Chinese artistic gymnast

Deng Shudi (邓书弟 (鄧書弟, Dèng Shūdì); born September 10, 1991) is a Chinese artistic gymnast. He competed for the Chinese national team at the 2014 and 2015 World Championships.

==Gymnastics career==
At the 2014 World Artistic Gymnastics Championships in Nanning, China, Deng competed on all six apparatuses in the men's team final, contributing a total score of 89.914 to the team's first-place finish. Individually, he finished sixth in the all-around with a score of 89.732 and fourth in parallel bars with a score of 15.666.

In 2015, Deng competed at the 2015 World Artistic Gymnastics Championships in Glasgow. In the team final, he competed in floor (14.966), rings (14.600), vault (15.233) and parallel bars (16.066), contributing to the Chinese team's third-place finish behind Japan and Great Britain.
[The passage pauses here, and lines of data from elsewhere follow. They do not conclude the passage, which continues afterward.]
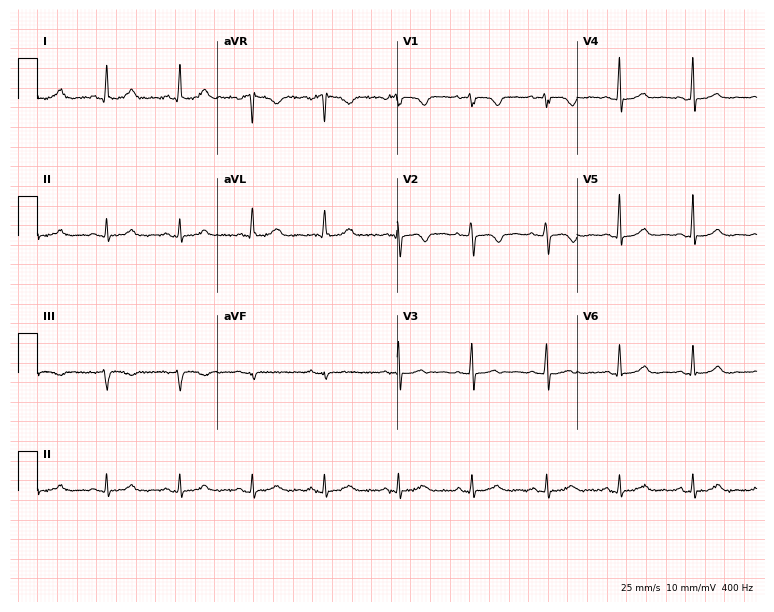
Standard 12-lead ECG recorded from a 58-year-old woman (7.3-second recording at 400 Hz). None of these six findings is recorded: first-degree AV block, right bundle branch block, left bundle branch block, sinus bradycardia, atrial fibrillation, sinus tachycardia. Only these six findings were labelled.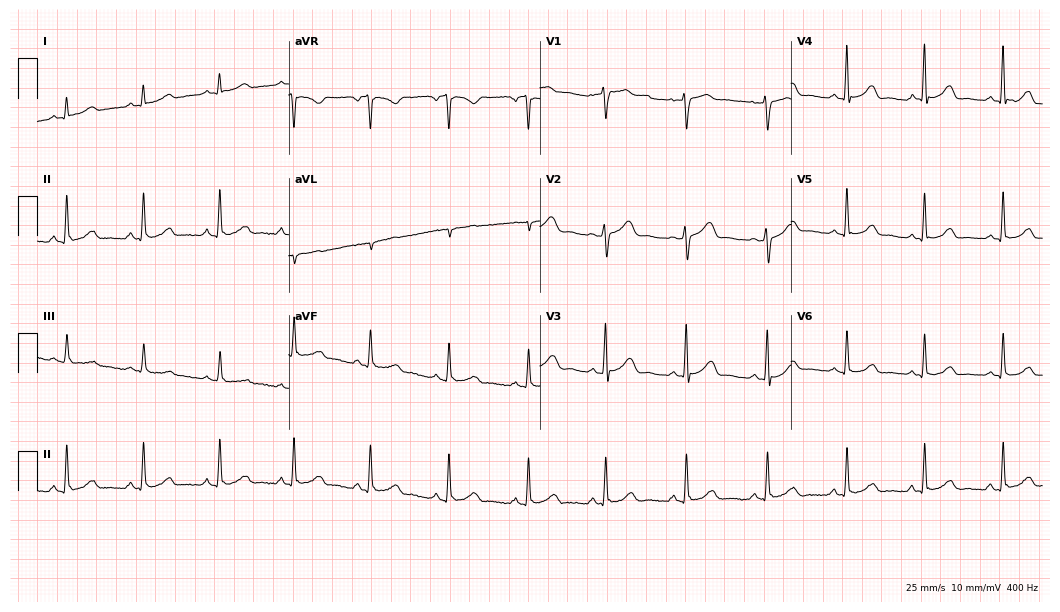
Resting 12-lead electrocardiogram (10.2-second recording at 400 Hz). Patient: a 51-year-old female. Read as a normal ECG.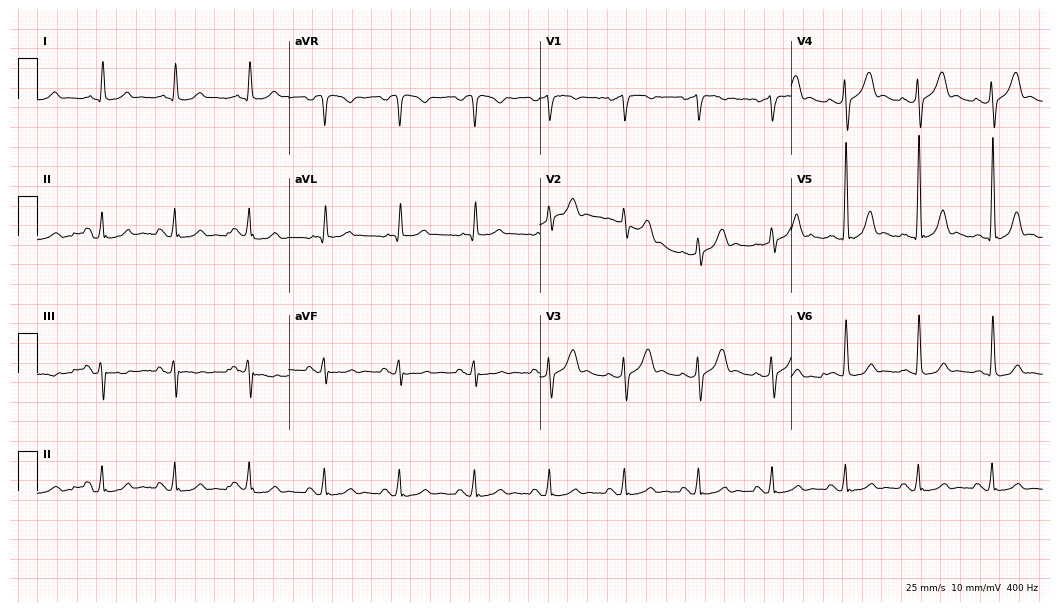
12-lead ECG from a 57-year-old female (10.2-second recording at 400 Hz). Recorded interpretation: within normal limits.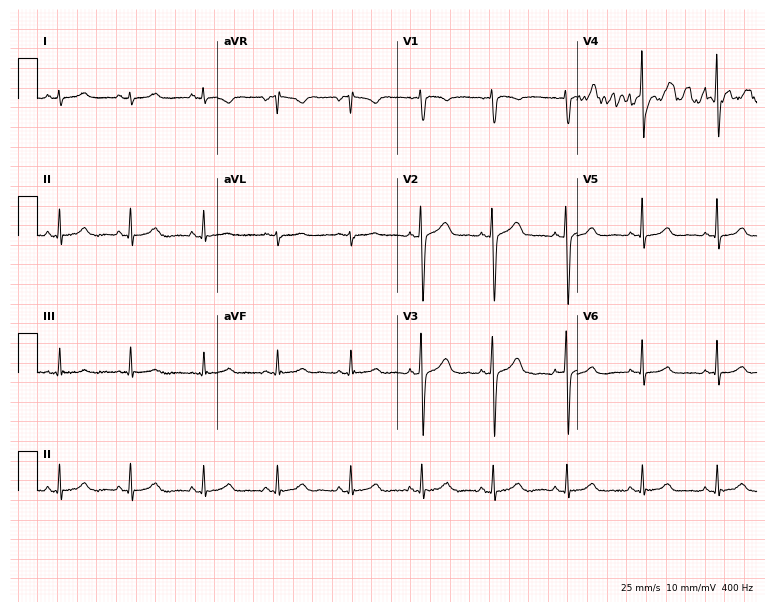
ECG — a 37-year-old woman. Screened for six findings — first-degree AV block, right bundle branch block, left bundle branch block, sinus bradycardia, atrial fibrillation, sinus tachycardia — none is recorded.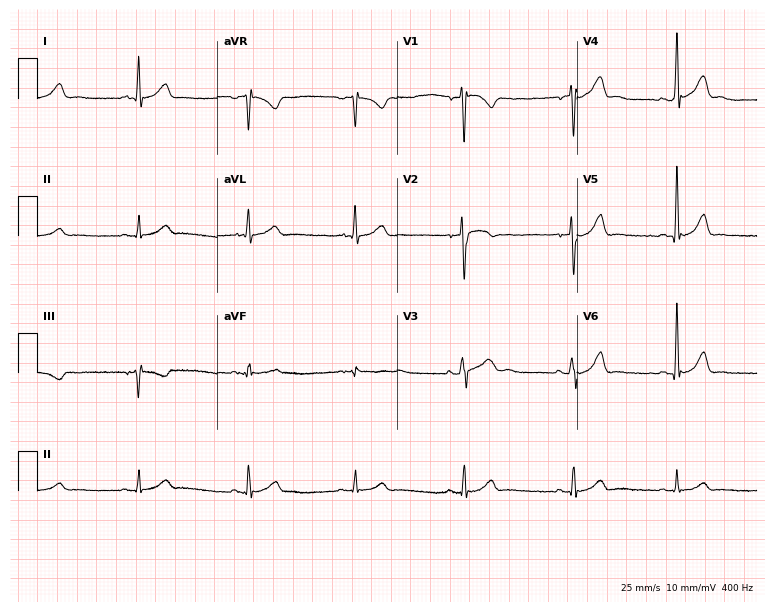
Electrocardiogram (7.3-second recording at 400 Hz), a 31-year-old male patient. Overall reading on record: normal ECG.

He came third in the individual all-around with a score of 90.099, which was the first medal in men's all-around at World Championships or Olympics level for China since Yang Wei won the all-around title at the 2008 Beijing Olympics seven years prior. Deng also tied with Oleg Stepko for a bronze medal in parallel bars, and finished fourth in floor exercise.

In 2018, he won the artistic gymnastics men's rings with a score of 14.750 at the 18th Asian Games in Jakarta, Indonesia.